In modern terms, there’s also the education/access issue: Eastern Canada has a lot of access to native French speakers due to the close proximity to Quebec or New Brunswick. I grew up in a rural middle of nowhere school that was technically a satellite town around a large city and I was very privileged to have access to French programs that people in smaller towns may not have had. I did not however have access to native French speakers in my backwater town, and living on an acreage and being unable to drive severely limits your options in rural parts of the province. The French taught was international French, the school trips when they were affordable were typically to Europe and not to Quebec because European French was “easier” and “accessible”, etc. Not everyone has the access to those programs, and even the people who did have access to them saw them as pointless or forced, which is part of the reason places like Calgary have dropped the mandatory part of French altogether. It was impossible to get any work out of some of my classmates while I was trying to practice the language because they simply don’t care, rural kids don’t see the point of learning a language they are never going to use, either because of lack of interest or because they literally have not been able to leave their small town.
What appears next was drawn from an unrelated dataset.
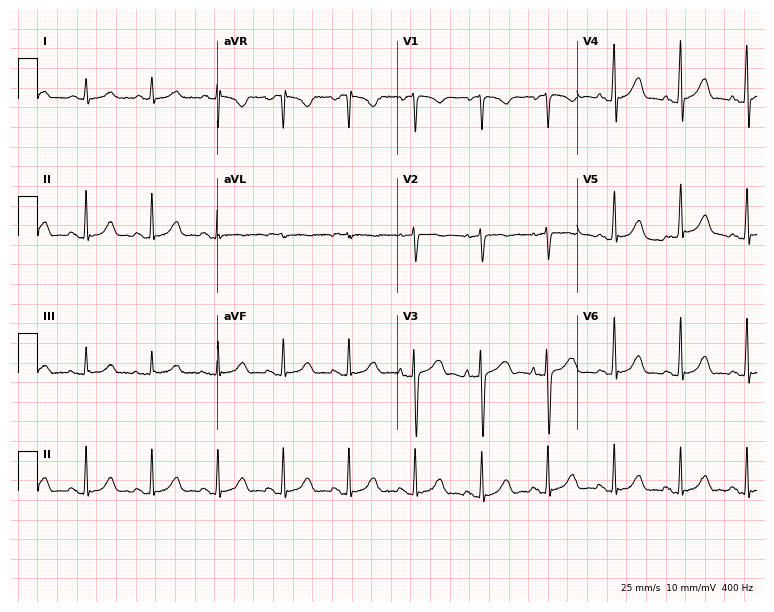
Electrocardiogram, a male patient, 64 years old. Overall reading on record: normal ECG.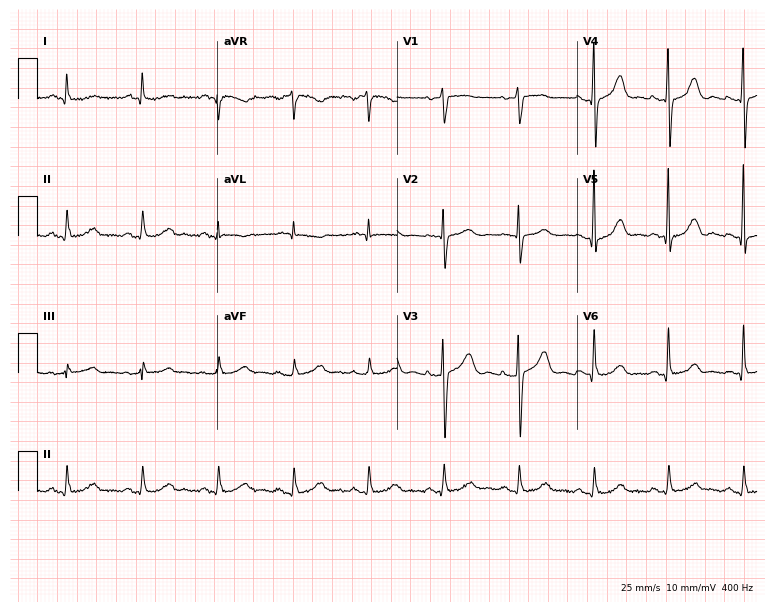
Resting 12-lead electrocardiogram. Patient: a female, 85 years old. Read as a normal ECG.

Furthermore, governments in the past have generally seen French programs and language programs in general as superfluous and among the first to receive cuts. French is not considered a priority or a necessity by either the people living here or the people in charge, it is a luxury or a privilege. Like you don’t have to convince me of the benefits of learning a second language and you don’t have to convince me of the benefits of French, it’s convincing little Timmy or whoever that learning this language is important when all he cares about is getting the cows in and chewing tobacco. Because the prairies are so intensely rural and so intensely isolated, we have all those problems (plus outdated textbooks, non-native-speaker teachers, inadequate immersion programs etc etc).